Whenever a picture appears in the data, skip it and write out all other material exactly.

───── DATA TO EXAMINE

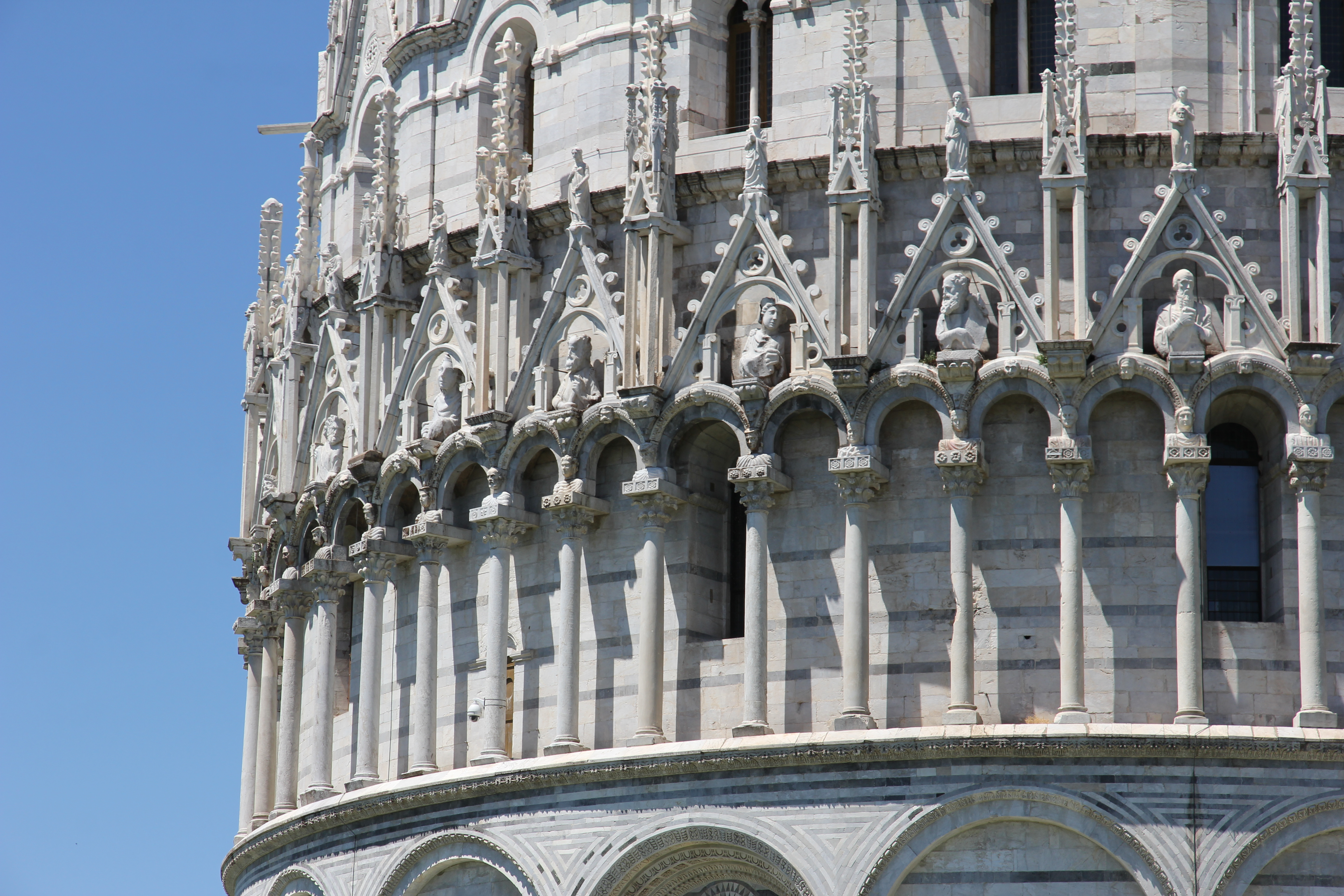 Pisa, battistero di San Giovanni
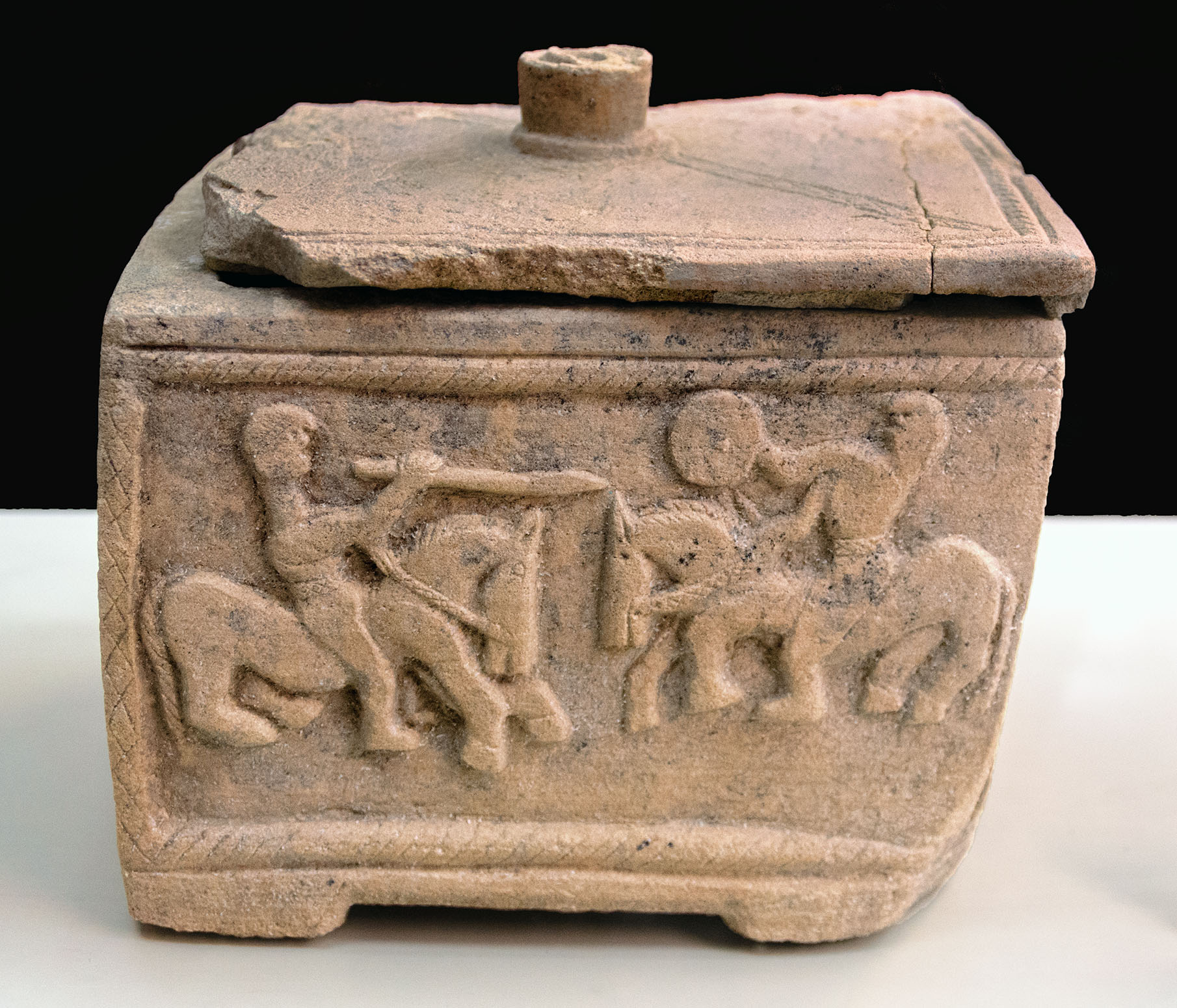 Caja de los Guerreros, de la necrópolis de Piquía (Arjona, Jaén).
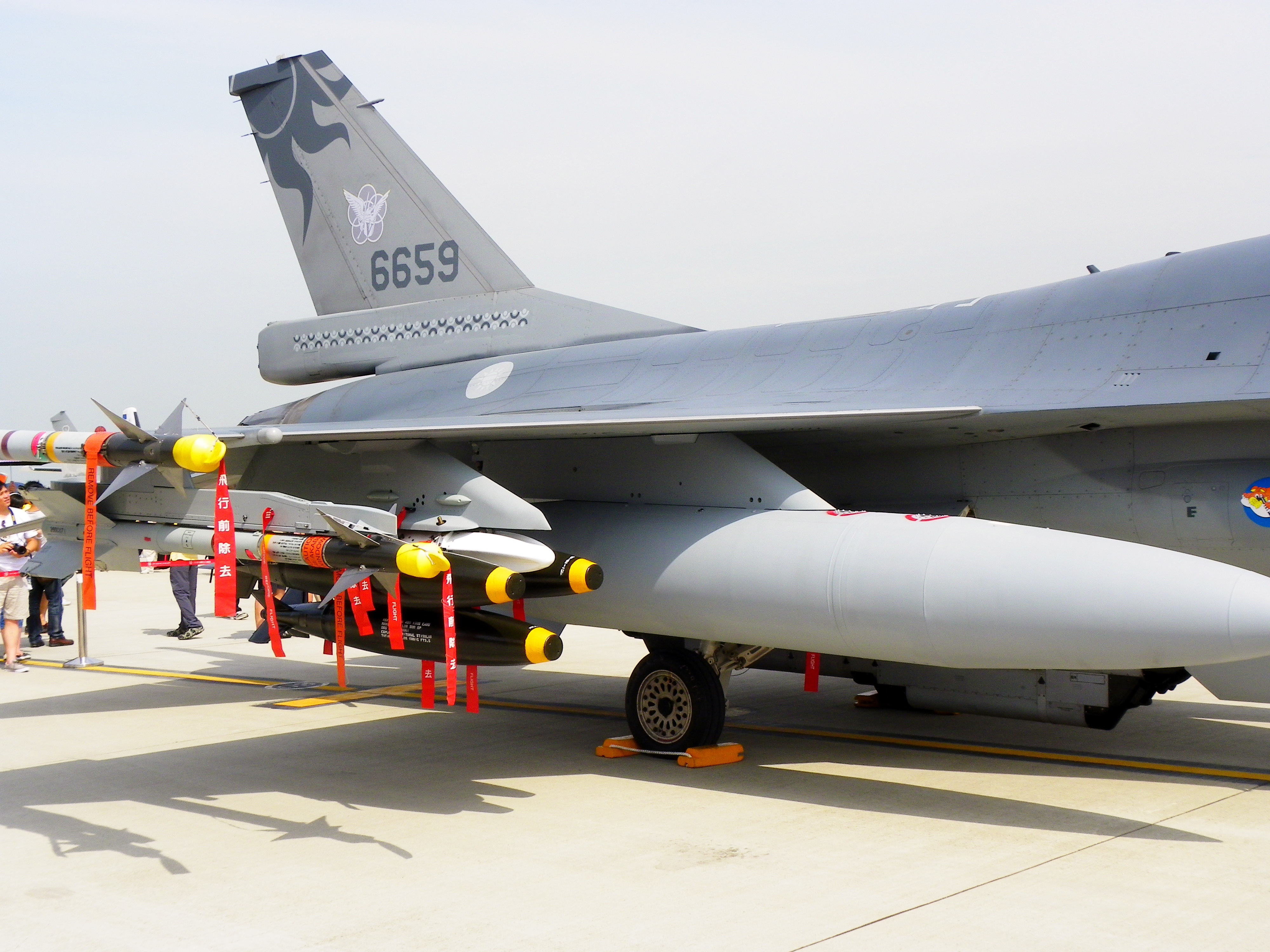 2011年8月13日空軍松山基地公開活動中展示的F-16戰鬥機尾部與主翼下武裝，留意垂直尾翼上方的黑色阿美族馬拉道太陽神圖騰與底部的百步蛇紋圖樣。
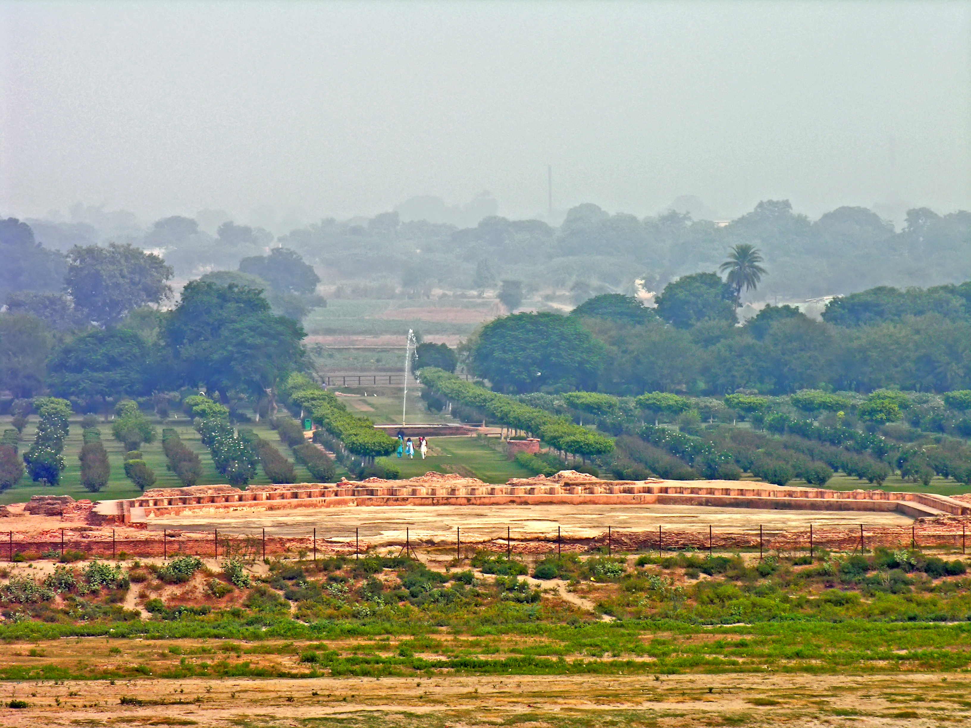 India-6194
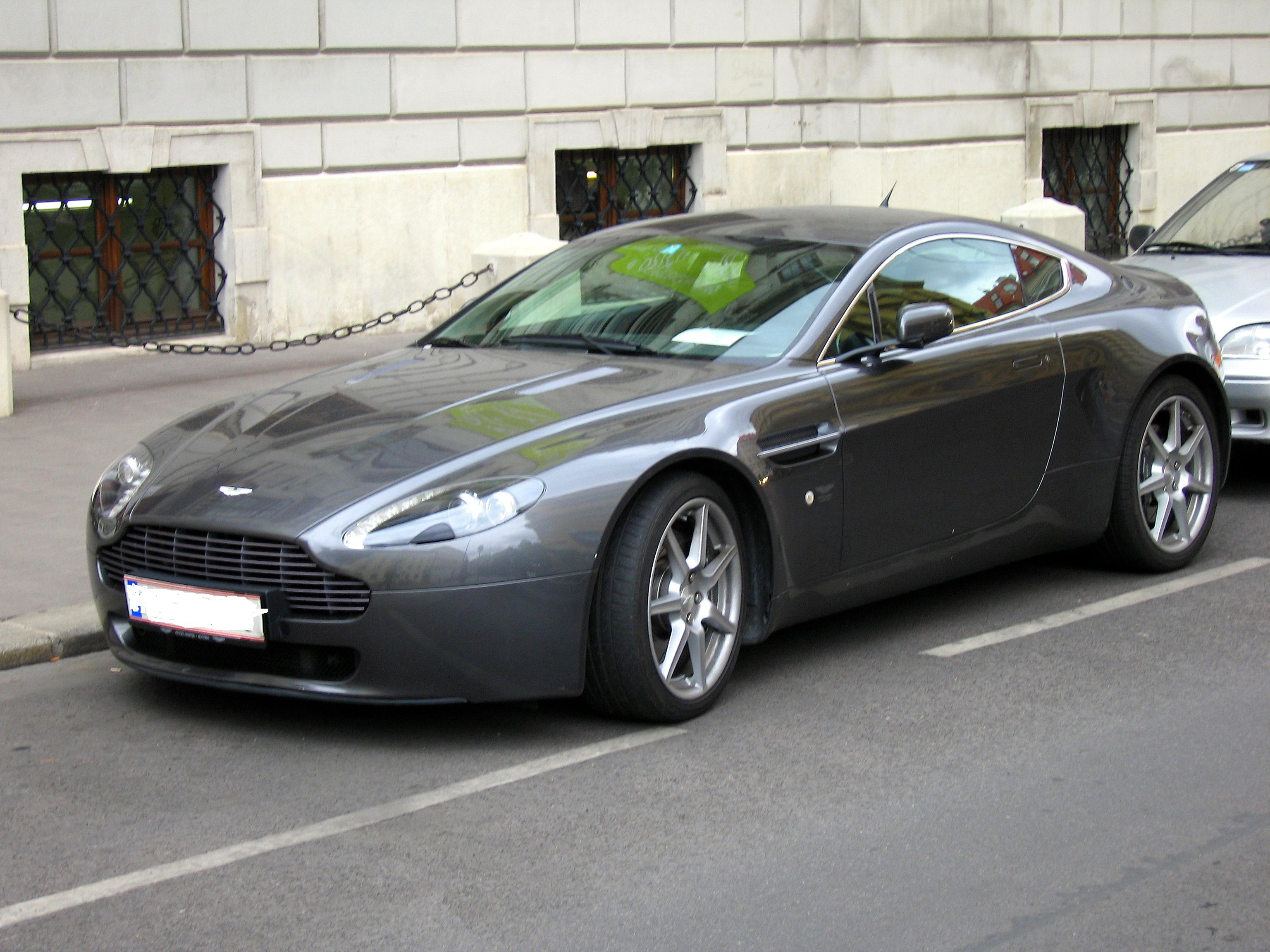 Aston Martin Vantage V8

──────────

TASK ANSWER.
 Pisa, battistero di San Giovanni
 Caja de los Guerreros, de la necrópolis de Piquía (Arjona, Jaén).
 2011年8月13日空軍松山基地公開活動中展示的F-16戰鬥機尾部與主翼下武裝，留意垂直尾翼上方的黑色阿美族馬拉道太陽神圖騰與底部的百步蛇紋圖樣。
 India-6194
 Aston Martin Vantage V8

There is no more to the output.